I went to segregation in July 1996 and got out in December of 1998. It was around April of 1999 that I made my way to the Faith Character Based Program dorm. In this dorm I’ve made connections with people, inmates and free world alike, that I never thought I would have a connection with. They have taught me how to be a better son, brother, friend, and citizen. I now have a wonderful and fulfilling relationship with my mother and stepfather, with my sister and her son. I have continued to learn and grow every day.

As I said from the start, I was 20 years old when I was arrested. Today I’m 53, soon to be 54 and I’m still incarcerated. I now spend my time taking classes to continue to grow, but I also teach classes because I believe that’s what God has called me to do. I’m still running, but no longer away from life, I’m running headlong into it. Doing everything I can to become the man I was meant to be and to help others see the potential in who they are also.

I feel that there is a need for people who have been through hardships to help guide those that are just starting to go through it. Sometimes us old timers forget what it was like to come to prison for the first time but we need to be there for the new guys coming in.

I put my faith in Jesus because I believe that true freedom and peace is based on a strong spiritual connection to God through Christ, guided by spiritual principles that puts each of us in a position to set, reach and achieve the life God intended for us and the perseverance and endurance we need to drive on when we face obstacles that try to hinder us from reaching our purpose. I’m freer now than I have been since I was a child, but I had to learn what freedom was, and it’s not a destination.

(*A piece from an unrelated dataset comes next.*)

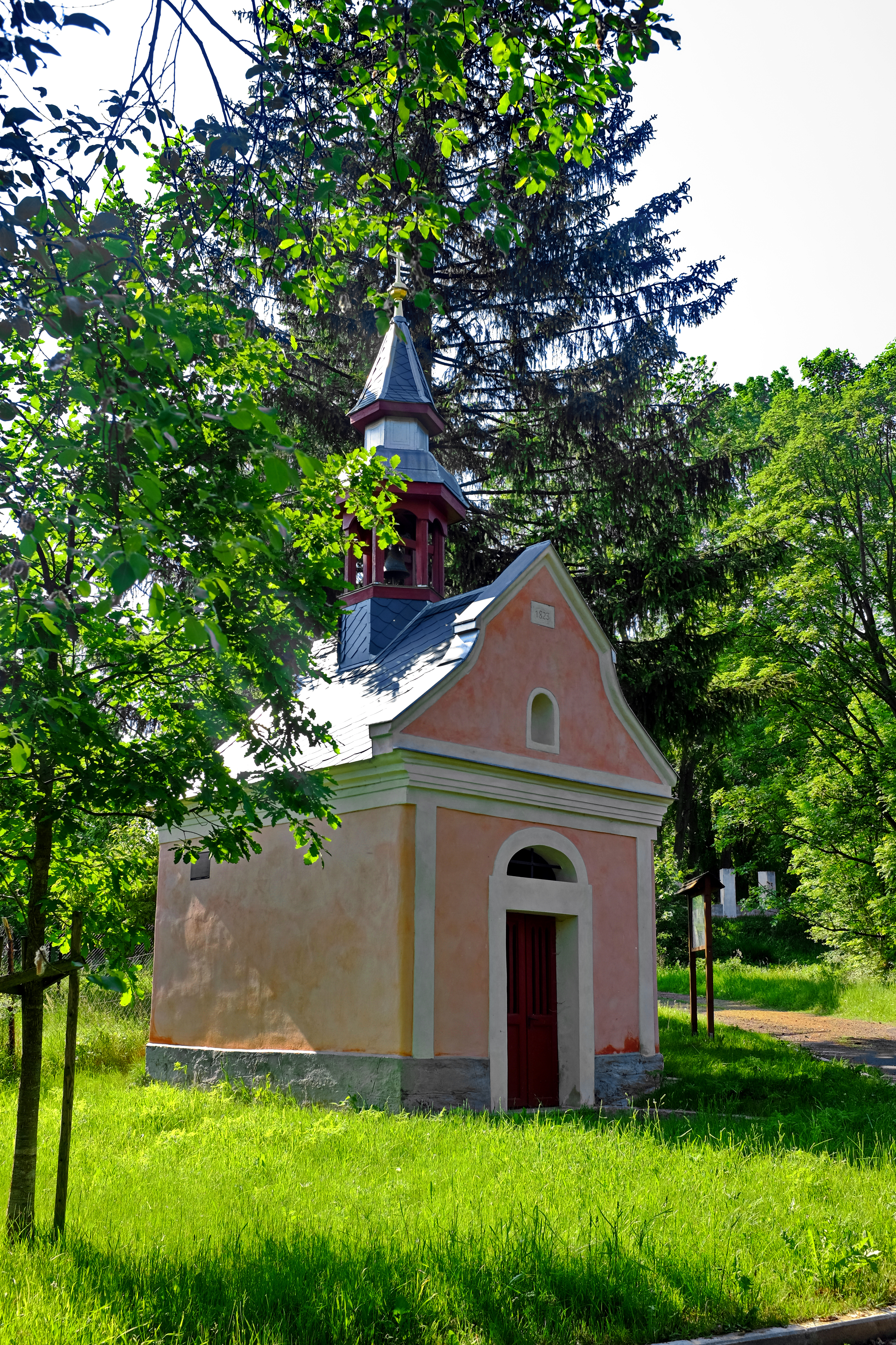 Kaplička, Maroltov.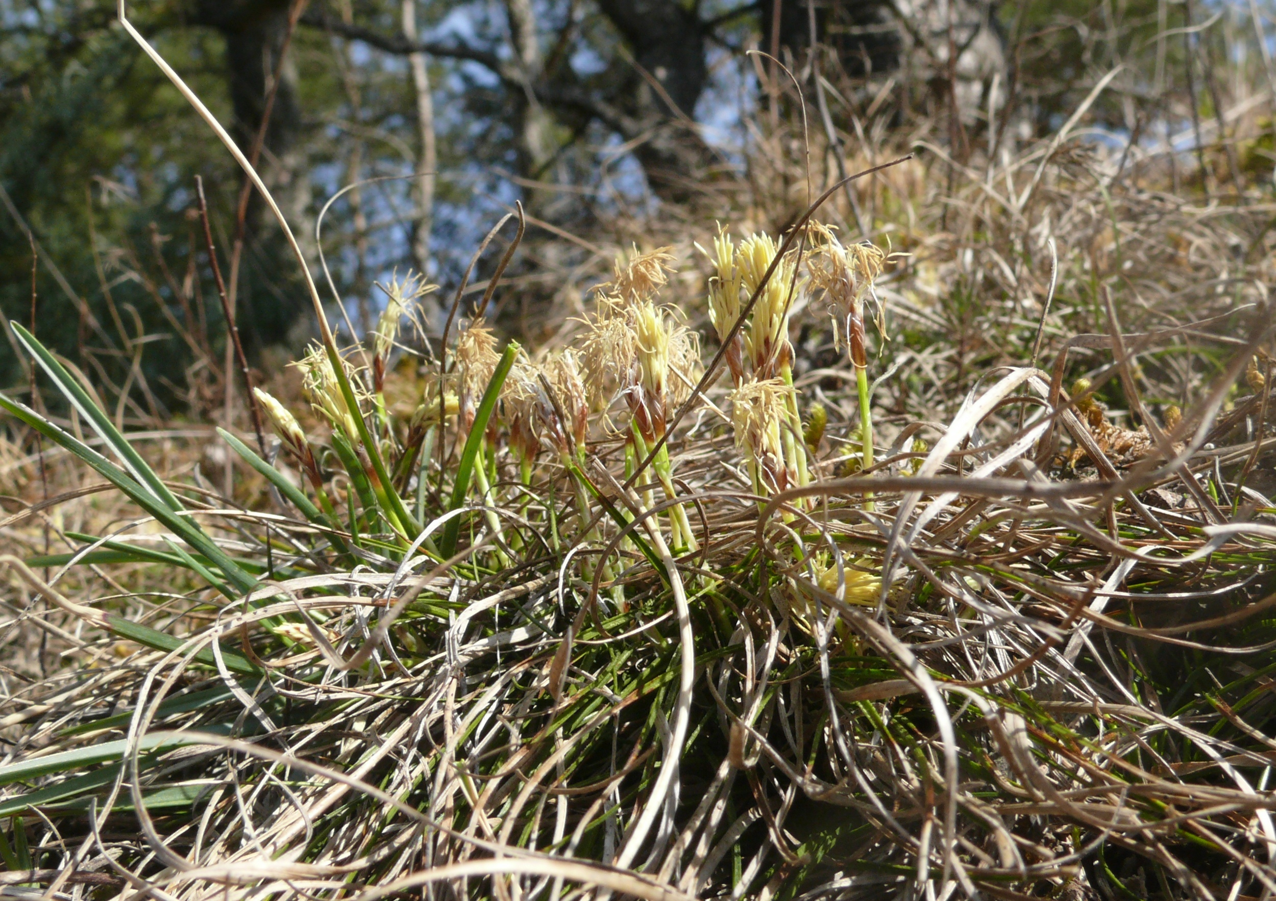 Carex humilis, Tauberland, Deutschland

Until I was able to give up who I wasn’t, God could not give me the freedom to become who He created me to be. So if you want true freedom and real peace, choose Christ. John 8:36 says “Who the son sets free is free indeed.”

There is a song they sing at Church of the Highlands with lyrics that say “There’s a calm that covers me as I kneel down at your feet, it’s a place where I find freedom.”

Are we the people God intends for us to be or are we the people the world says we are. 1John 4:4 says “For you dear children are of God, and have overcome them, for He that is in you is greater than he that is in the world.”

It’s important for us to know that if we have accepted Christ, want to accept Christ, or don’t know, but are looking for something, anything to give you that peace you’re looking for. That Christ, in you, can and will overcome all things. No matter what the world says, no matter what the DOC says, or the judges, or DA’s or the guys back in the dorm. God says different. We can overcome anything through Him. Even when things seem hard to accept or deal with, remember we can overcome anything through him.

We are redeemable. We just have to want to be redeemed.